楽しみにしていた南フランスの旅。ところが予約サイトの地図を開いた瞬間、指が止まっていませんか。「カピトル?カルム?サン・シプリアン?……で、結局どこに泊まれば安全で快適なの?」と。
私はこれまで仕事と趣味で数え切れないほど、世界中のホテルに泊まり歩いてきました。元は旅行代理店の人間で、今はホテルレビュアーとして活動しています。えらそうに書いていますが、二十代の頃の私は「安ければ正義」と信じて疑わない、典型的なカモでした。写真と全然違う部屋、お湯の出ないシャワー、朝まで続く壁の向こうの騒音——「安物買いの銭失い」を、文字通り体で覚えたんです。
そんな私が、トゥールーズのホテル選びで最初にお伝えしたいことは一つ。

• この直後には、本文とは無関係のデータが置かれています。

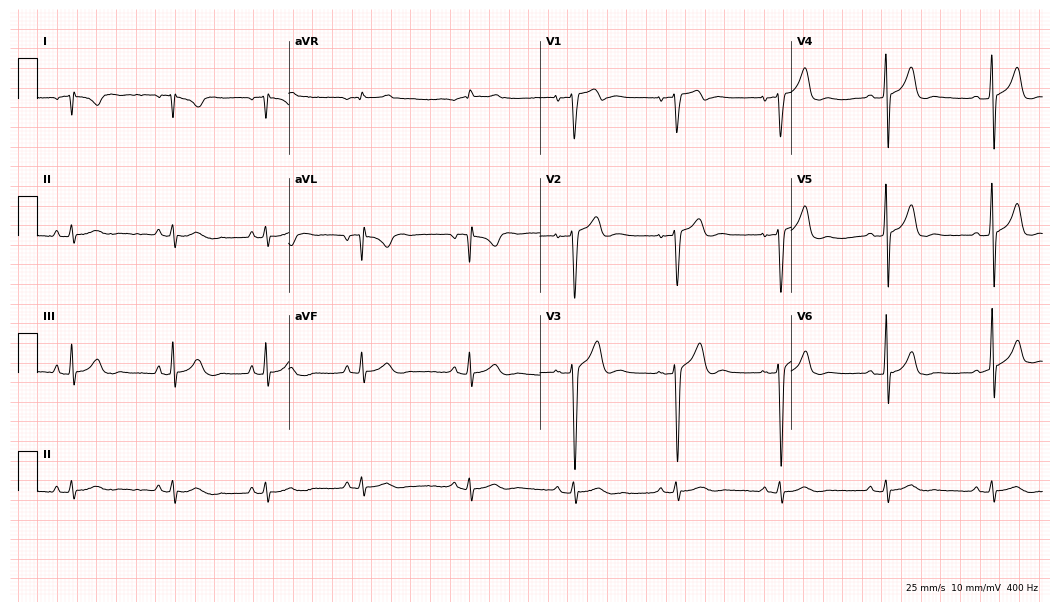
12-lead ECG from a man, 17 years old (10.2-second recording at 400 Hz). No first-degree AV block, right bundle branch block (RBBB), left bundle branch block (LBBB), sinus bradycardia, atrial fibrillation (AF) or sinus tachycardia recorded for this tracing.
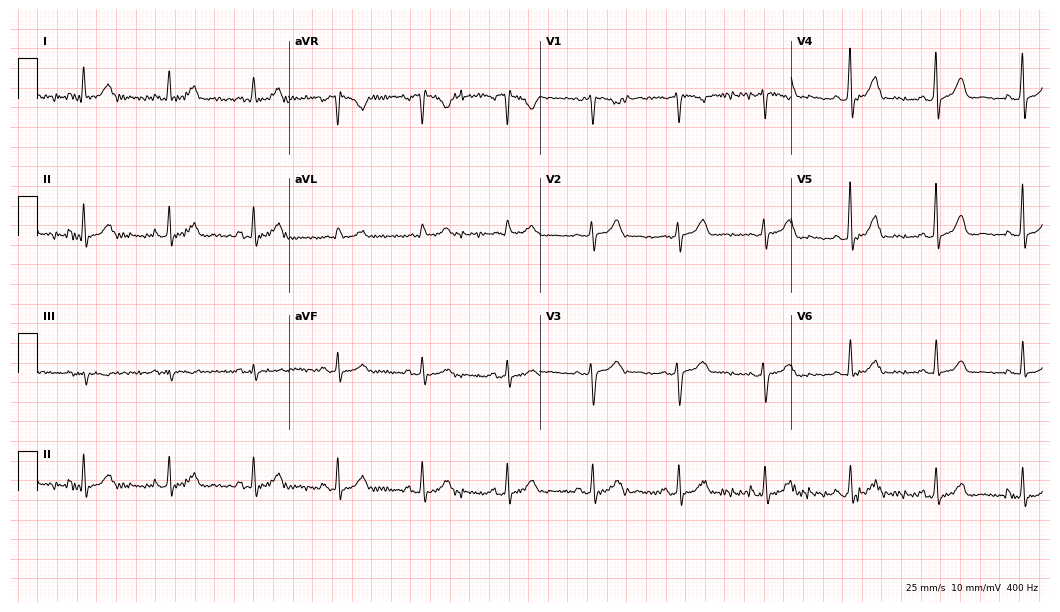
Electrocardiogram (10.2-second recording at 400 Hz), a female patient, 60 years old. Overall reading on record: normal ECG.
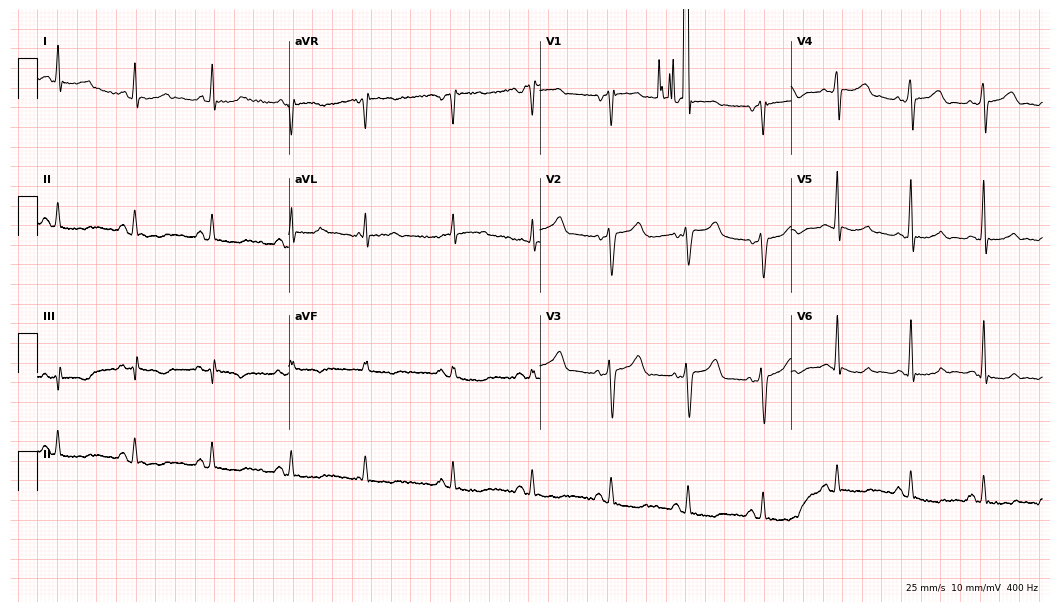
Resting 12-lead electrocardiogram (10.2-second recording at 400 Hz). Patient: a 49-year-old male. None of these six findings is recorded: first-degree AV block, right bundle branch block, left bundle branch block, sinus bradycardia, atrial fibrillation, sinus tachycardia.
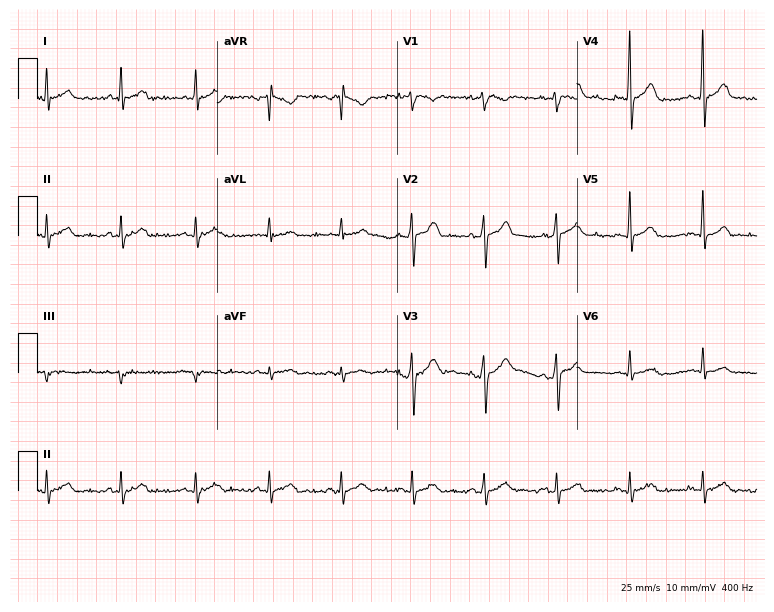
Standard 12-lead ECG recorded from a 28-year-old male. Read as a normal ECG.
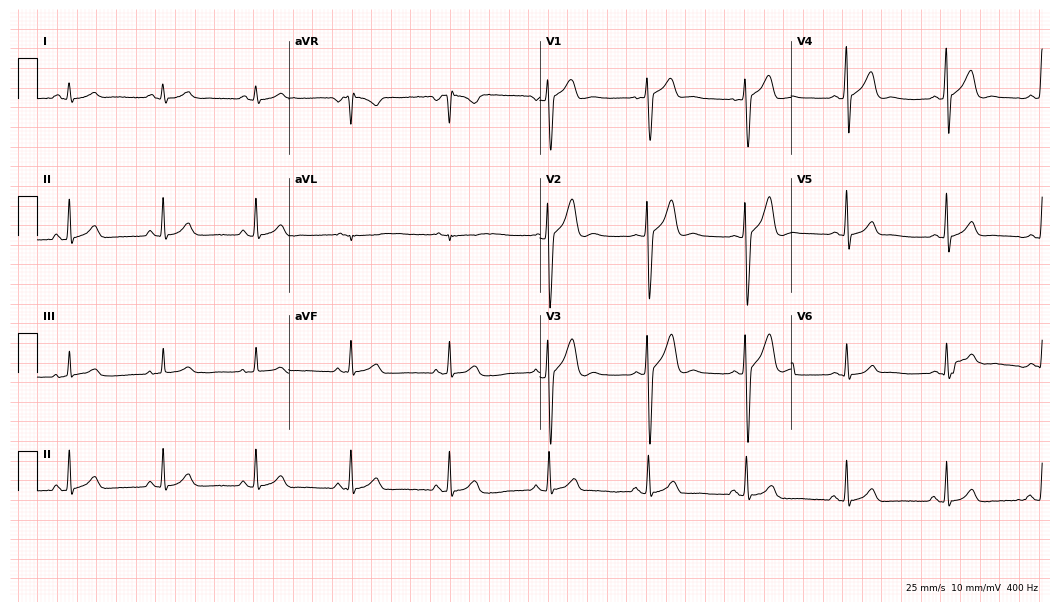
Electrocardiogram (10.2-second recording at 400 Hz), an 18-year-old male patient. Of the six screened findings (first-degree AV block, right bundle branch block, left bundle branch block, sinus bradycardia, atrial fibrillation, sinus tachycardia), none is recorded.
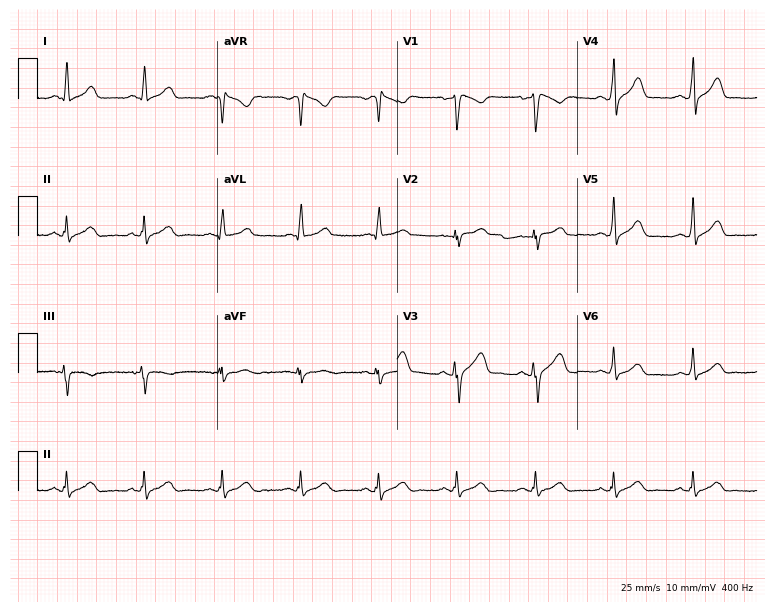
12-lead ECG from a male patient, 27 years old. No first-degree AV block, right bundle branch block, left bundle branch block, sinus bradycardia, atrial fibrillation or sinus tachycardia recorded for this tracing.
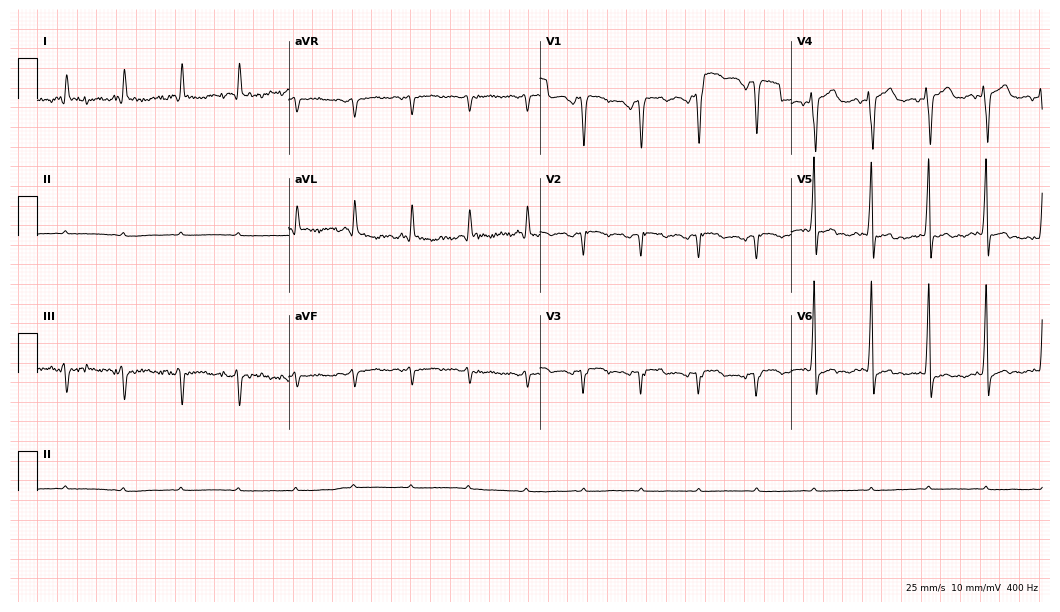
12-lead ECG (10.2-second recording at 400 Hz) from a man, 83 years old. Screened for six findings — first-degree AV block, right bundle branch block, left bundle branch block, sinus bradycardia, atrial fibrillation, sinus tachycardia — none is recorded. Other findings, if any, are not listed.
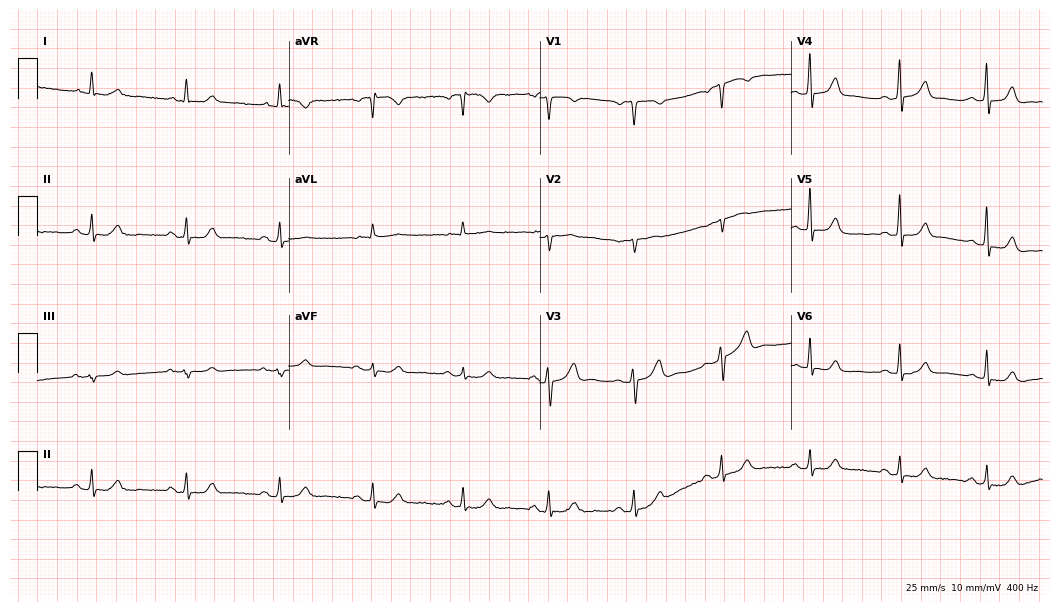
ECG (10.2-second recording at 400 Hz) — a 73-year-old man. Labelled as a normal ECG.
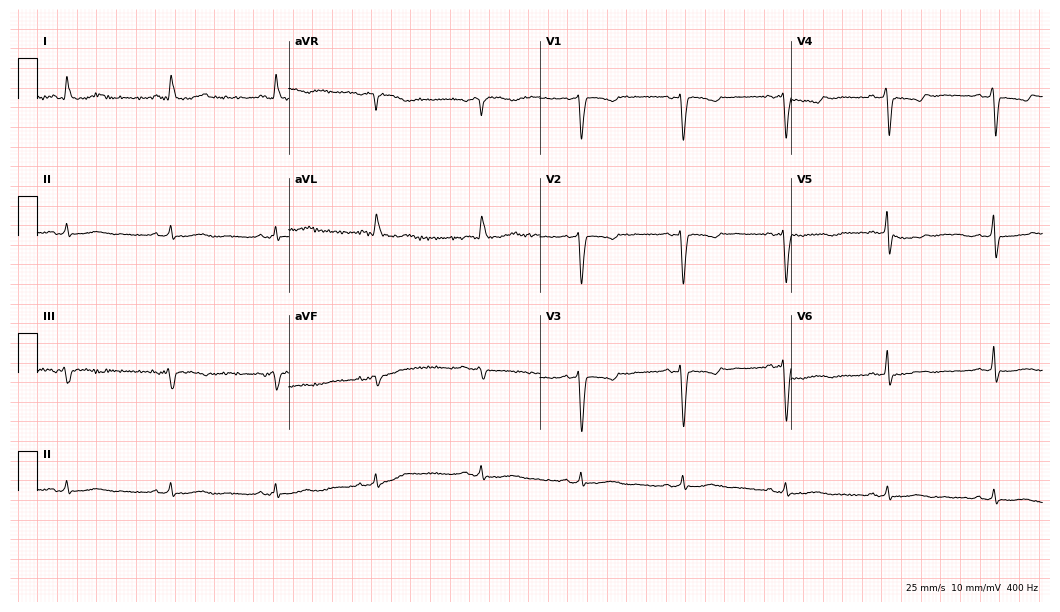
Resting 12-lead electrocardiogram (10.2-second recording at 400 Hz). Patient: a 62-year-old female. None of these six findings is recorded: first-degree AV block, right bundle branch block, left bundle branch block, sinus bradycardia, atrial fibrillation, sinus tachycardia.
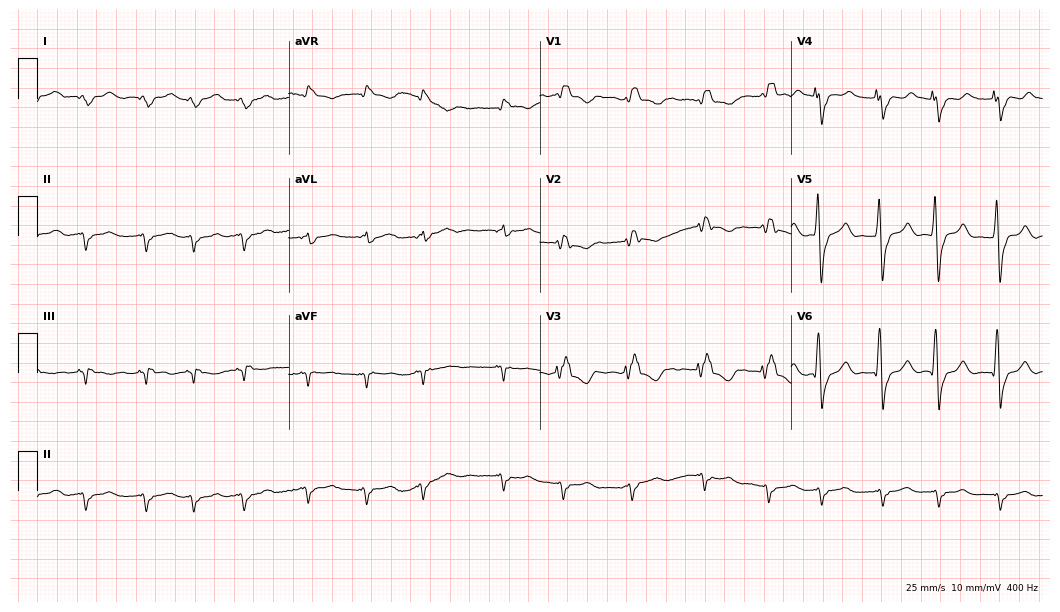
12-lead ECG from a woman, 69 years old (10.2-second recording at 400 Hz). Shows right bundle branch block (RBBB), atrial fibrillation (AF).

「安さ」と「中心部からの近さ」で選ぶのを、今日でやめてください。この街には、地図の上には描かれない「見えない境界線」があります。それを知らずに価格順で予約すると、昼は問題なくても夜になると空気が一変する通りに、あなたの宿がぽつんと建っていた、なんてことが起こるんです。
この記事を読み終える頃には、あなたは「価格・距離」ではなく「旧市街の内側か」「メトロ(地下鉄)が通る側か」という新しいものさしでホテルを選べるようになっています。そして五つの確認ポイントさえ押さえれば、ピンク色のレンガ建築と南仏の美食を、心から安心して楽しめる。トゥールーズは「怖い街」ではありません。知っている人だけが、いちばん楽しめる街なんです。私の失敗を、どうぞ踏み台にしてください。
トゥールーズのホテル選びで、最初に捨てるべき「2つの思い込み」

結論からお伝えします。トゥールーズでホテルを選ぶときの正しい判断軸は、この2つだけです。①「アントラ・ミュロス(旧環状大通りの内側)」に泊まること。②「メトロA線・B線が通る側」を選ぶこと。「一泊いくらか」でも「カピトル広場まで何メートルか」でもありません。
なぜか。トゥールーズは人口約五十万人、エアバス(Airbus)の本拠地を抱えるフランス第4の都市です。「ピンクの街(ヴィル・ローズ)」という詩的な愛称で知られていますが、この愛称、実はもう一つの顔を持っています。地元産のレンガ=ブリックの色は、この街では「どのエリアに住んでいるか」という階層のコードでもあるんです。
つまり「ピンクに染まる美しい街並み」と「そうではない郊外」の間には、地図の色だけでは分からない線が引かれている。地方都市だからどこでものんびり安全、という思い込みは、この街では通用しません。
正直に言うと、私も一度やらかしています。予約サイトを最安値順に並べ替えて、「お、中心部っぽいのに安いじゃないか」と飛びついた宿。予約完了メールが届いてから、なんとなく地図アプリでピンの位置を確かめたんです。そのピンは、メトロA線の西の端、あるエリアの隣町に立っていました。
検索窓にそのエリア名を打ち込むと、出てきたのは「宿泊は推奨しない」という言葉。その夜、バス停までのほんの数百メートルを、来た道を何度も振り返りながら歩いたのを覚えています。背中に張りついた妙な緊張感は、価格の安さでは決して埋め合わせられないものでした。
軸①:「旧市街の内側」を死守すると、3つが一度に手に入る
アントラ・ミュロス、つまり旧環状大通りの内側に泊まる最大のメリットは、「利便性」「治安の安心」「街の情緒」の3つを、一つの立地でまとめて確保できることです。観光スポットもレストランも徒歩圏、夜も人通りが多くて動線が読める、そしてレンガ建築の詩情もそこにある。バラバラに追いかけると両立しない要素が、この内側では一気に揃うんです。
軸②:「メトロが通る側」は、夜にあなたを長く歩かせない
メトロ(地下鉄)A線・B線は自動運転で、「速く街に入って、速く出る」ための道具です。ここで大事なのは移動時間そのものより、「夜、駅からホテルまで歩く距離が短いかどうか」。同じ価格帯でも、メトロが通らない東部・北部の宿を取ると、夜に駅から歩く距離が長くなり、街の開放感がまるで変わってしまいます。駅を出て数分で宿に着ける立地を選ぶ。これだけで夜の安心度は段違いです。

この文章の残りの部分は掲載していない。